2000万円の資産運用法6選!高利回りが狙える投資先やおすすめポートフォリオを紹介

2000万円の運用法6選!初心者でも高利回りが狙える投資先やコツを紹介

長年貯金を続けて2000万円を達成した人、退職金・相続金などの臨時収入で2000万円を手に入れた人など、日本の20代~70代のうち2割強の人が2000万円以上の金融資産を保有しています。

中には、先々の支出や老後生活に備えて、手元の貯金2000万円を資産運用で増やしておきたいとお考えの方もいるでしょう。

しかし、資産運用には様々なメリットと引き換えに、失敗すれば大切な資産を減らしてしまうリスクも伴います

過度に投資を怖がる必要はありませんが、安全性の高い運用を行うためには、自分の知識度やリスク許容度に合う適切な投資先を見つけ、無理なく長期的に運用に取り組むことが必要です

本記事では、資産2000万円の運用を検討している読者に向けて、運用のメリットやおすすめの投資方法、投資ポートフォリオの例、運用のコツなどをお届けしますので、是非最後までお読みください。

目次

貯金2000万円を資産運用すべき5つの理由

本記事の読者の方は、すでに「資産運用の必要性」をご存じだとは思いますが、投資のモチベーションを上げるためにも、改めて貯金2000万円を資産運用すべきワケや運用メリットを確認してみましょう。

元本保証の定期預金では資産は増えない

2023年11月現在の日本の定期預金金利は、メガバンクで0.002%程度、金利が高めのネット銀行でもわずか0.3%程です

2000万円もの高額資産を定期預金に貯金しても、1年で得られる利子は税引き前で400円~6万円程にしかなりません。

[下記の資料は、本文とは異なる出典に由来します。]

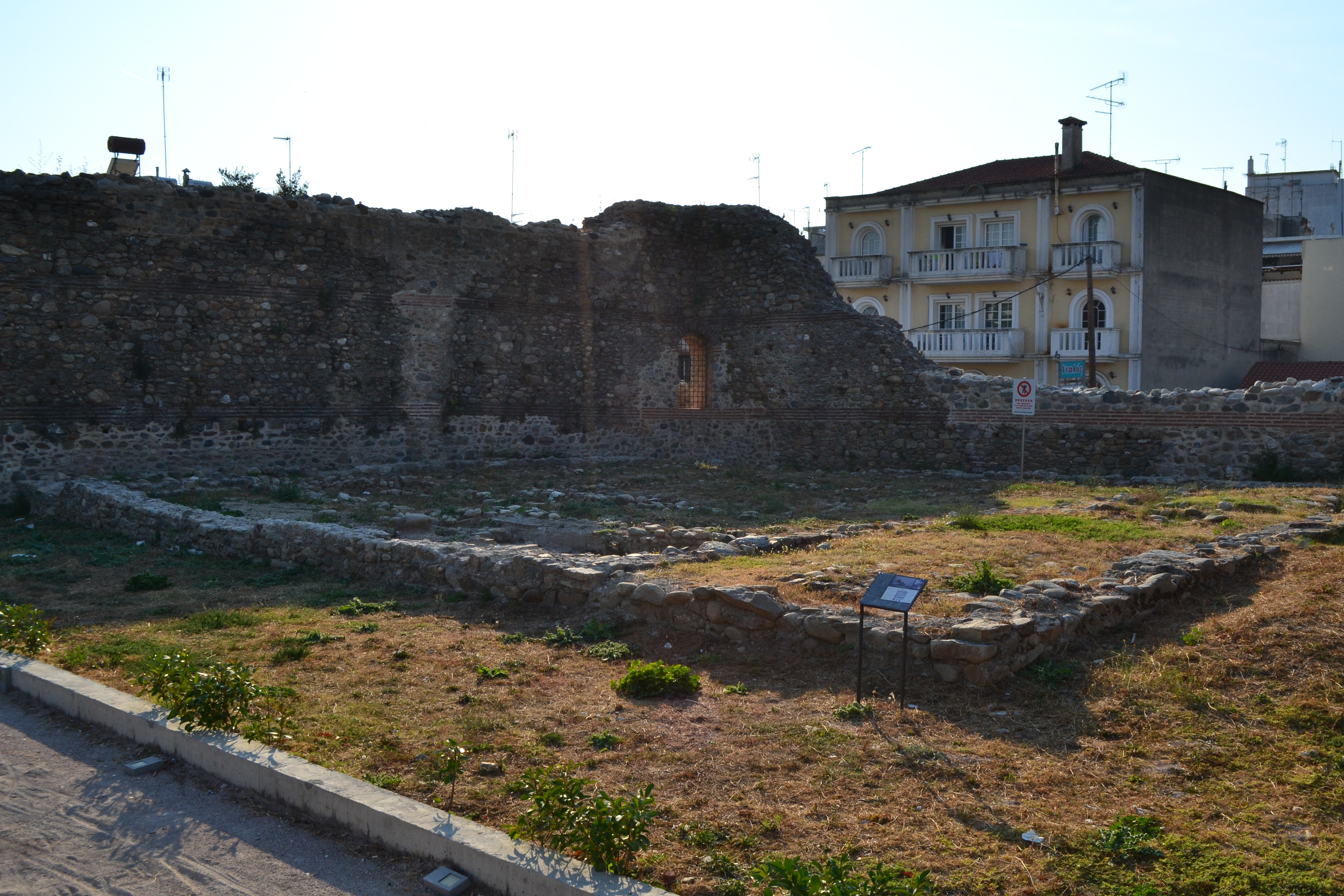 Συναγωγή Κομοτηνής (ερείπια)«Συναγωγή Κομοτηνής»

例えば、貯金2000万円を期待利回り3%の金融商品で1年間運用した場合の利益が60万円程であることを考えると、2000万円ものまとまった資産を銀行預金に眠らせておくことがいかに勿体ないか、お分かりいただけるでしょう

資産がほとんど増えなくても、元本保証の銀行預金で資産を守れるならOKという人もいますが、低金利の銀行預金に預けている資産はインフレーションにより資産価値の目減りリスクに晒されている事を忘れてはいけません。

インフレで2000万円の価値が目減りするリスクがある

インフレ(インフレーション)は、物価の上昇に伴い相対的にお金の価値が下がる状態を言います。

日本はバブル崩壊以降長らくデフレーションが続きましたが、2013年(平成25年)からは、日銀が年2%の物価上昇目標を掲げて物価の安定化図っているため、今後は今まで以上にインフレ動向を注視する必要があります。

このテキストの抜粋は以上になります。